Starting with Flask 0.6, `OPTIONS` is implicitly
added and handled by the standard request handling.
"""
def decorator(f):
endpoint = options.pop('endpoint', None)
self.add_url_rule(rule, endpoint, f, **options)
return f
return decorator
def add_url_rule(self, rule, endpoint=None, view_func=None, **options):
if endpoint is None:
endpoint = _endpoint_from_view_func(view_func)
options['endpoint'] = endpoint
methods = options.pop('methods', None)
# if the methods are not given and the view_func object knows its
# methods we can use that instead.
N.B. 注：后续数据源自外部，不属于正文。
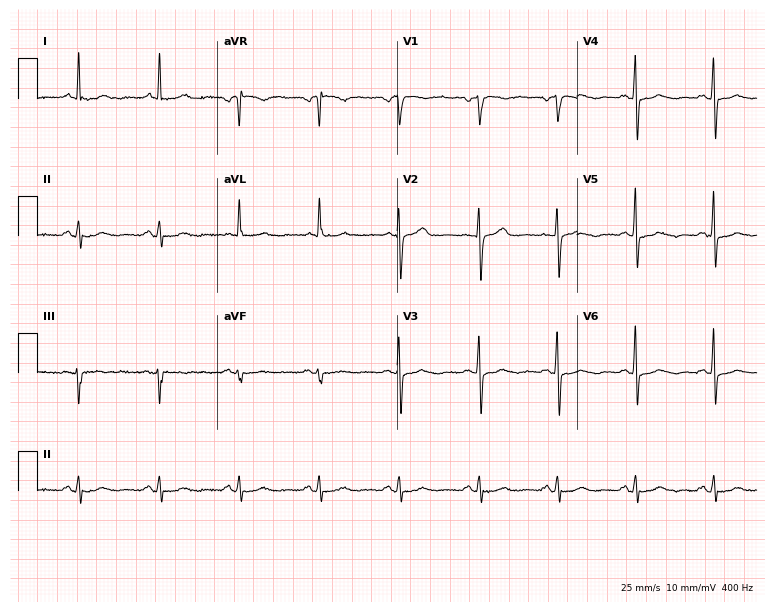
12-lead ECG (7.3-second recording at 400 Hz) from a female, 68 years old. Screened for six findings — first-degree AV block, right bundle branch block (RBBB), left bundle branch block (LBBB), sinus bradycardia, atrial fibrillation (AF), sinus tachycardia — none is recorded. Findings outside these six are not listed.

If neither exists, we go with
# a tuple of only `GET` as default.
if methods is None:
methods = getattr(view_func, 'methods', None) or ('GET',)
methods = set(methods)
# Methods that should always be added
required_methods = set(getattr(view_func, 'required_methods', ()))
# starting with Flask 0.8 the view_func object can disable and
# force-enable the automatic options handling.
provide_automatic_options = getattr(view_func,
'provide_automatic_options', None)
if provide_automatic_options is None:
if 'OPTIONS' not in methods:
provide_automatic_options = True
required_methods.add('OPTIONS')
else:
provide_automatic_options = False
# Add the required methods now.
methods |= required_methods
# due to a werkzeug bug we need to make sure that the defaults are
# None if they are an empty dictionary. This should not be necessary
# with Werkzeug 0.7
options['defaults'] = options.get('defaults') or None
rule = self.url_rule_class(rule, methods=methods, **options)
rule.provide_automatic_options = provide_automatic_options
self.url_map.add(rule)
if view_func is not None:
old_func = self.view_functions.get(endpoint)
if old_func is not None and old_func != view_func:
raise AssertionError('View function mapping is overwriting an '
'existing endpoint function: %s' % endpoint)
self.view_functions[endpoint] = view_func
请求处理类的实例化:
当select监听到连接到来时,调用http服务的_handle_request_noblock方法(由BaseServer实现),==》process_request==》finish_request==》self.RequestHandlerClass(request, client_address, self)实例化请求处理类。
下载源码:git clone git@github.com:mitsuhiko/flask.git
注:本文旨在叙述flask的工作流程,所以只讲了最基础的BaseWSGIServer,而没有讲ThreadedWSGIServer等。